My personal preference​

None of options 1-3 are wrong; you should choose the one that best suits your business logic and development model.

My personal preference is to duplicate as many domain errors on the client as possible (simple validation of data: username length, password makeup and match; ahead of time checking to see if username is available, user has sufficient balance) such that they are indicated to the user in realtime (with no or minimal server cost); this significantly limits the number of domain errors that would be expected to come from the server for a valid submission.
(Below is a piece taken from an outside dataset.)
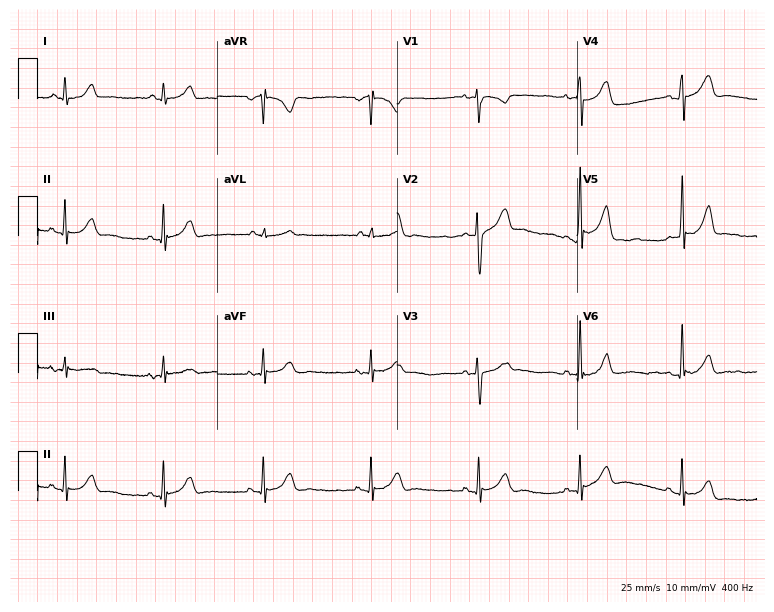
Resting 12-lead electrocardiogram. Patient: a female, 23 years old. Read as a normal ECG.

If these remaining domain errors are few enough, then Option 1 may be sufficient and doesn't have the modelling overhead of options 2 and 3. If you indicate the data validation rules on your fields through field metadata, and your client retrieves them through runtime introspection, then your legacy deployed clients can even evolve to handling changes in your data validation logic automatically!

If you cannot duplicate this logic on the client because it evolves too rapidly or because application development and server development are handled by separate teams, or if you have too many server-only domain errors, then I think both options 2 and 3 are valid; I'd lean gently towards option 3 for its flexibility, power, and simplicity, but option 2 does have the advantage of modelling essentially a Result type in the schema, forcing application developers to handle the polymorphism to be able to access the result data.